SWPS3 - fast multi-threaded vectorized Smith-Waterman for IBM Cell/B.E. and x86/SSE2

BMC Res Notes. 2008 Oct 29:1:107. doi: 10.1186/1756-0500-1-107.

Abstract

Background: We present swps3, a vectorized implementation of the Smith-Waterman local alignment algorithm optimized for both the Cell/BE and x86 architectures. The paper describes swps3 and compares its performances with several other implementations.
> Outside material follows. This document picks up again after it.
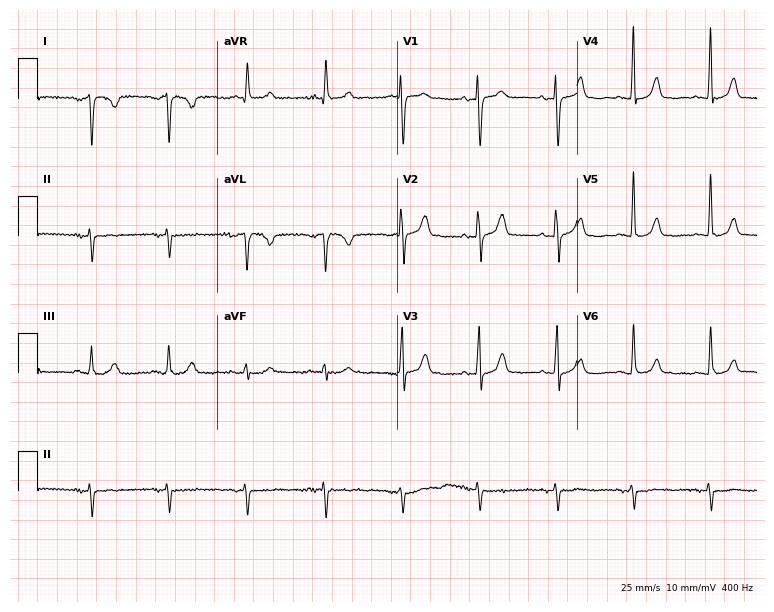
12-lead ECG from a 66-year-old woman. No first-degree AV block, right bundle branch block (RBBB), left bundle branch block (LBBB), sinus bradycardia, atrial fibrillation (AF) or sinus tachycardia recorded for this tracing.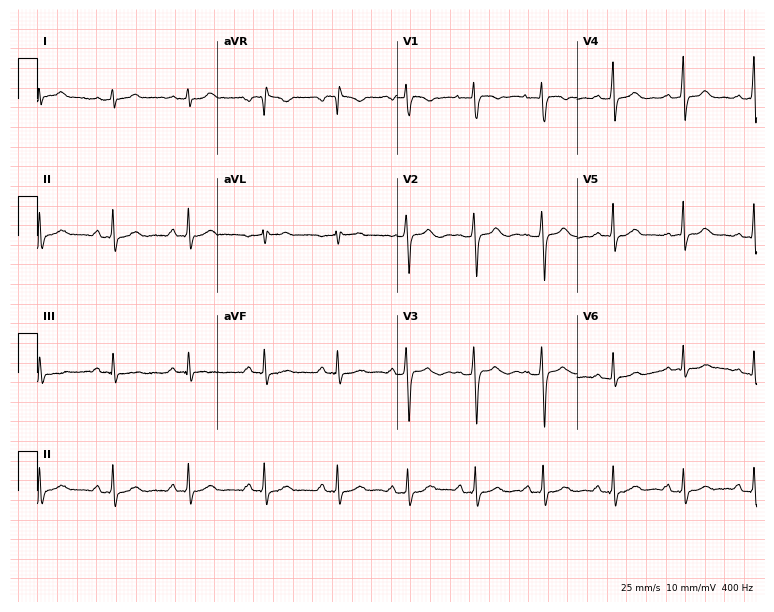
Electrocardiogram (7.3-second recording at 400 Hz), a 27-year-old female patient. Of the six screened findings (first-degree AV block, right bundle branch block (RBBB), left bundle branch block (LBBB), sinus bradycardia, atrial fibrillation (AF), sinus tachycardia), none is recorded.

Findings: Our benchmarking results show that swps3 is currently the fastest implementation of a vectorized Smith-Waterman on the Cell/BE, outperforming the only other known implementation by a factor of at least 4: on a Playstation 3, it achieves up to 8.0 billion cell-updates per second (GCUPS). Using the SSE2 instruction set, a quad-core Intel Pentium can reach 15.7 GCUPS. We also show that swps3 on this CPU is faster than a recent GPU implementation. Finally, we note that under some circumstances, alignments are computed at roughly the same speed as BLAST, a heuristic method.

Conclusion: The Cell/BE can be a powerful platform to align biological sequences. Besides, the performance gap between exact and heuristic methods has almost disappeared, especially for long protein sequences.